Below are records to reproduce in full; copy them exactly but keep the pictures out.

** Opening SUPPLIED MATERIAL block **

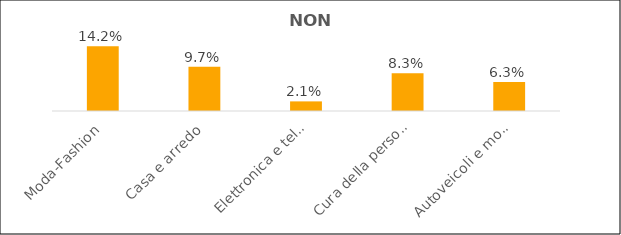
| Category | Series 0 |
|---|---|
| Moda-Fashion | 0.142 |
| Casa e arredo | 0.097 |
| Elettronica e telecomunicazioni | 0.021 |
| Cura della persona, sport e tempo libero | 0.083 |
| Autoveicoli e motocicli | 0.063 |
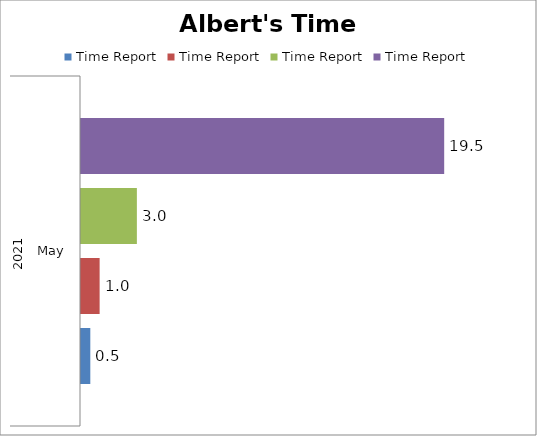
| Category | New category | Customer service | Self-care | (blank) |
|---|---|---|---|---|
| 0 | 0.5 | 1 | 3 | 19.5 |
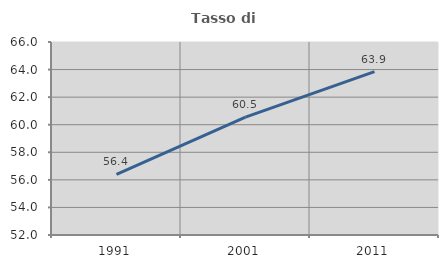
| Category | Tasso di occupazione   |
|---|---|
| 1991.0 | 56.398 |
| 2001.0 | 60.545 |
| 2011.0 | 63.857 |
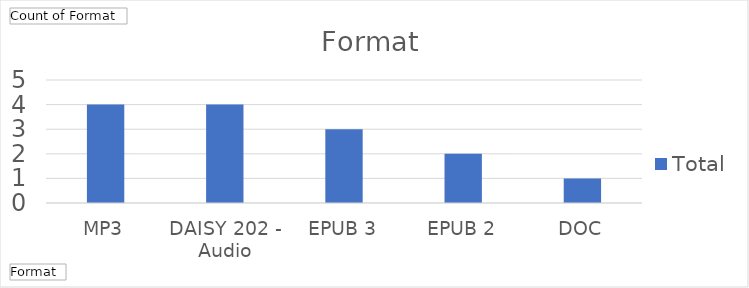
| Category | Total |
|---|---|
| MP3 | 4 |
| DAISY 202 - Audio | 4 |
| EPUB 3 | 3 |
| EPUB 2 | 2 |
| DOC | 1 |
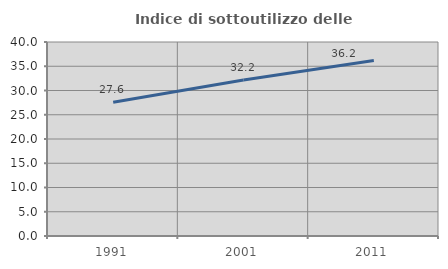
| Category | Indice di sottoutilizzo delle abitazioni  |
|---|---|
| 1991.0 | 27.577 |
| 2001.0 | 32.168 |
| 2011.0 | 36.166 |
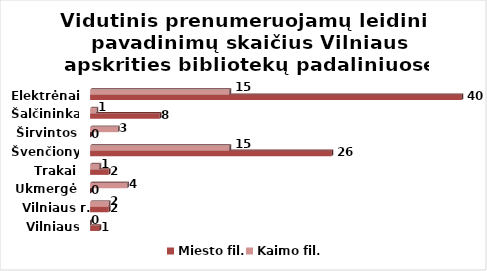
| Category | Miesto fil. | Kaimo fil. |
|---|---|---|
| Vilniaus m. | 1 | 0 |
| Vilniaus r. | 2 | 2 |
| Ukmergė | 0 | 4 |
| Trakai | 2 | 1 |
| Švenčionys | 26 | 15 |
| Širvintos | 0 | 3 |
| Šalčininkai | 7.5 | 0.68 |
| Elektrėnai | 40 | 15 |
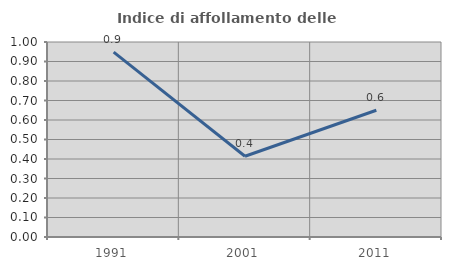
| Category | Indice di affollamento delle abitazioni  |
|---|---|
| 1991.0 | 0.948 |
| 2001.0 | 0.414 |
| 2011.0 | 0.65 |
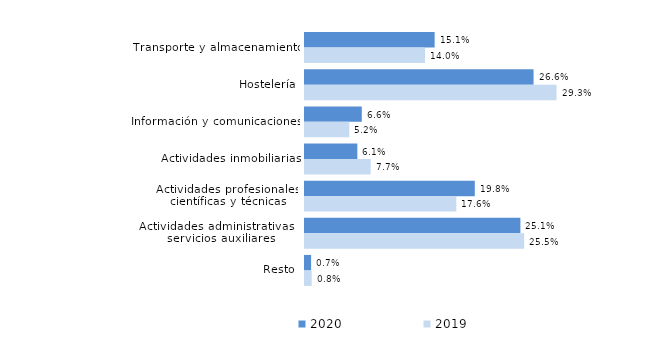
| Category | 2020 | 2019 |
|---|---|---|
| Transporte y almacenamiento | 0.151 | 0.14 |
| Hostelería | 0.266 | 0.293 |
| Información y comunicaciones | 0.066 | 0.052 |
| Actividades inmobiliarias | 0.061 | 0.077 |
| Actividades profesionales, científicas y técnicas | 0.198 | 0.176 |
| Actividades administrativas y servicios auxiliares | 0.251 | 0.255 |
| Resto | 0.007 | 0.008 |

** Closing SUPPLIED MATERIAL block **

- RESPONSE BOX
| Category | Series 0 |
|---|---|
| Moda-Fashion | 0.142 |
| Casa e arredo | 0.097 |
| Elettronica e telecomunicazioni | 0.021 |
| Cura della persona, sport e tempo libero | 0.083 |
| Autoveicoli e motocicli | 0.063 |
| Category | New category | Customer service | Self-care | (blank) |
|---|---|---|---|---|
| 0 | 0.5 | 1 | 3 | 19.5 |
| Category | Tasso di occupazione   |
|---|---|
| 1991.0 | 56.398 |
| 2001.0 | 60.545 |
| 2011.0 | 63.857 |
| Category | Total |
|---|---|
| MP3 | 4 |
| DAISY 202 - Audio | 4 |
| EPUB 3 | 3 |
| EPUB 2 | 2 |
| DOC | 1 |
| Category | Indice di sottoutilizzo delle abitazioni  |
|---|---|
| 1991.0 | 27.577 |
| 2001.0 | 32.168 |
| 2011.0 | 36.166 |
| Category | Miesto fil. | Kaimo fil. |
|---|---|---|
| Vilniaus m. | 1 | 0 |
| Vilniaus r. | 2 | 2 |
| Ukmergė | 0 | 4 |
| Trakai | 2 | 1 |
| Švenčionys | 26 | 15 |
| Širvintos | 0 | 3 |
| Šalčininkai | 7.5 | 0.68 |
| Elektrėnai | 40 | 15 |
| Category | Indice di affollamento delle abitazioni  |
|---|---|
| 1991.0 | 0.948 |
| 2001.0 | 0.414 |
| 2011.0 | 0.65 |
| Category | 2020 | 2019 |
|---|---|---|
| Transporte y almacenamiento | 0.151 | 0.14 |
| Hostelería | 0.266 | 0.293 |
| Información y comunicaciones | 0.066 | 0.052 |
| Actividades inmobiliarias | 0.061 | 0.077 |
| Actividades profesionales, científicas y técnicas | 0.198 | 0.176 |
| Actividades administrativas y servicios auxiliares | 0.251 | 0.255 |
| Resto | 0.007 | 0.008 |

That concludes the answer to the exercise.